Table 2 The results of the seven deep learning models on the six datasets

Figure 2 shows the results of precisions at top 5,10,20,50,100 and 1000 on the six datasets. We can see that the MobileNets still performs much better than other models when only the top 5,10,20,50,100 and 1000 results are returned. The top 100 precisions of the MobileNets on the PatternNet, VGoogle, VArcGIS and VBing datasets all achieve between 97.71% and 99.07%, the other two datasets reach between 83.92% and 86.81%, while the top 100 precisions of other CNN models are between 21.28% and 95.02%.

Fig. 2
figure 2

Results of precisions at top 5,10,20,50,100 and 1000 on the six datasets

To test the efficiency of the various models, we directly select training time under the same conditions as an evaluation indicator rather than floating-point operations (FLOPs).

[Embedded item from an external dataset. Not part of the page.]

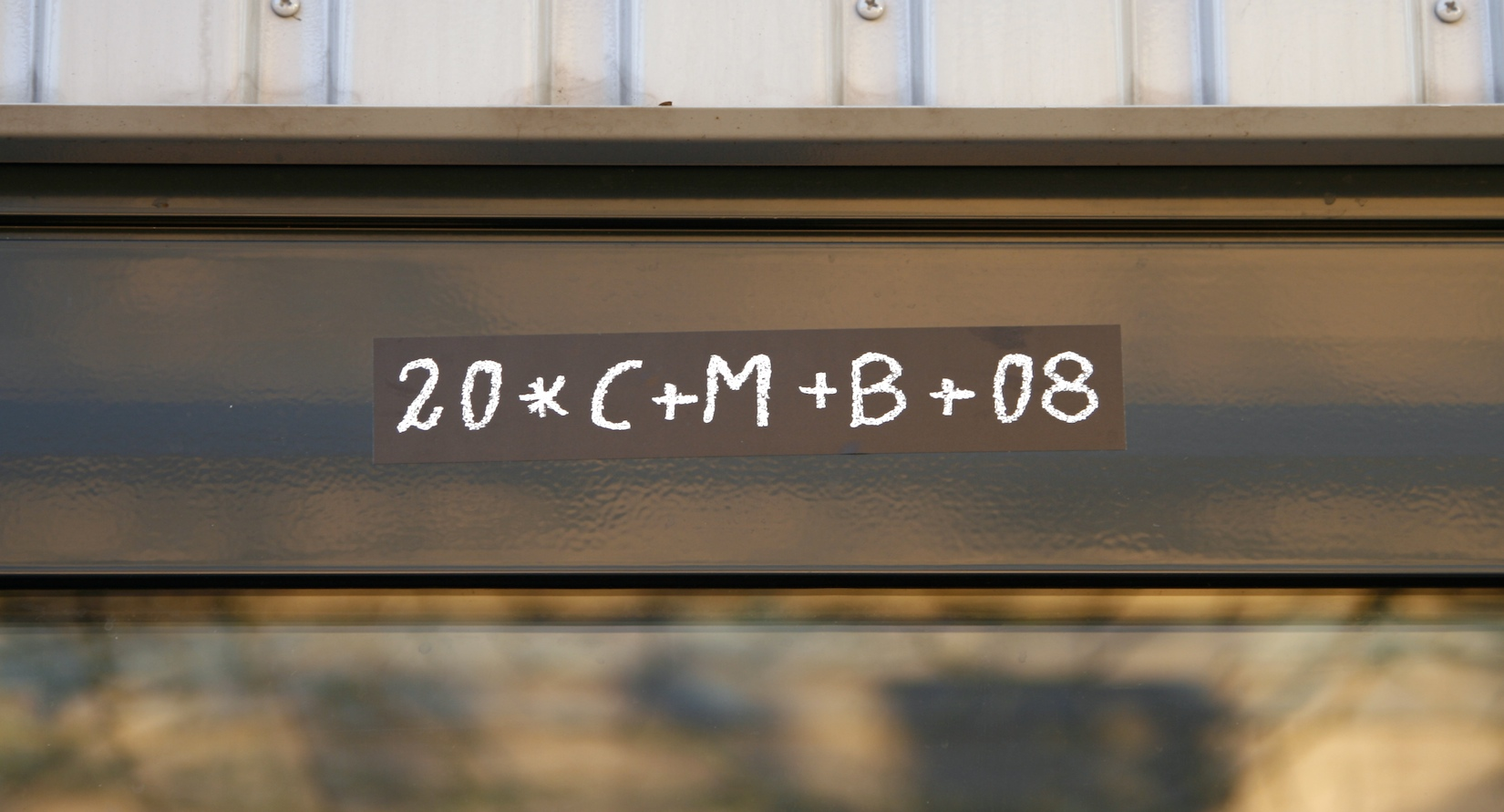 Stäresangen Perl Lycée

This is because that the actual training time of models with similar FLOPs can vary by at least one order of magnitude(Almeida et al. 2019). Table 3 represents the training time of the seven deep learning models on the six datasets. It can be seen that the MobileNets spends less training time than other models with a maximum difference of 4 times, especially for the larger-scale datasets of VGoogle, VArcGIS and VBing.

Table 3 The training time of the seven deep learning models on the six datasets

Overall, the above comprehensive comparisons further illustrate that the MobileNets achieves better retrieval performance than other deep learning models while being smaller training time.

Exploiting low dimensional features from the fine-tuning MobileNets

To exploit low dimensional representations from the fine-tuning MobileNets, we conduct several experiments with different dimensions. Table 4 shows the results of different dimensions of the fine-tuning MobileNets. It can be seen that the best low dimensions of the fine-tuning MobileNets are 32. Specifically, the maximum improvement of the mAP value is 11.56% compared with the mAP of the original MobileNets. Besides, the result of 16, 64 and 128 dimensions are very close to the results of 32 dimensions.

Table 4 The results of different dimensions of the fine-tuning MobileNets

To prove that the precision of the top retrieval results was not sacrificed in the fine-tuning MobileNets, we take VGoogle dataset for example and give its different dimensions’ results of precisions at top 5,10,20,50,100 and 1000 in Table 5. We can see that 32 dimensions of the fine-tuning MobileNets also achieve the best performance at top 5,10,20,50,100 and 1000 results, while it only takes around 2 min longer than the original MobileNets (as shown in Fig. 3).

Table 5 Different dimensions’ precisions at top 5,10,20,50,100 and 1000 on VGoogle dataset
Fig. 3
figure 3

Training time of different dimensions of the fine-tuning MobileNets on VGoogle dataset

Besides, we also adopt the PCA method to compress the high dimensional features from the original MobileNets into 32 dimensions for comparisons. Table 6 shows the results of 32 dimensions of the fine-tuning MobileNets and PCA-based method. It can be seen that the fine-tuning MobileNets offers a slightly better performance than PCA-based method and the maximum improvement of the mAP value is 9.8%.

Table 6 The results of 32 dimensions of the fine-tuning MobileNets and PCA-based method

Conclusions

In this paper, we examine the retrieval performance of the MobileNets model and fine-tune it by changing the dimensions of the final fully connected layer to learn low dimensional representations for CBRSIR. Experimental results indicate that the MobileNets outperforms other commonly used CNN models in term of retrieval accuracy and training speed. It also can be concluded that 32-dimensional features of the fine-tuning MobileNets achieves better retrieval performance compared with the original MobileNets and PCA compression method. Our future work will concentrate on exploiting low dimensional features from other MobileNets models and exploring their applications in multilabel remote sensing image retrieval.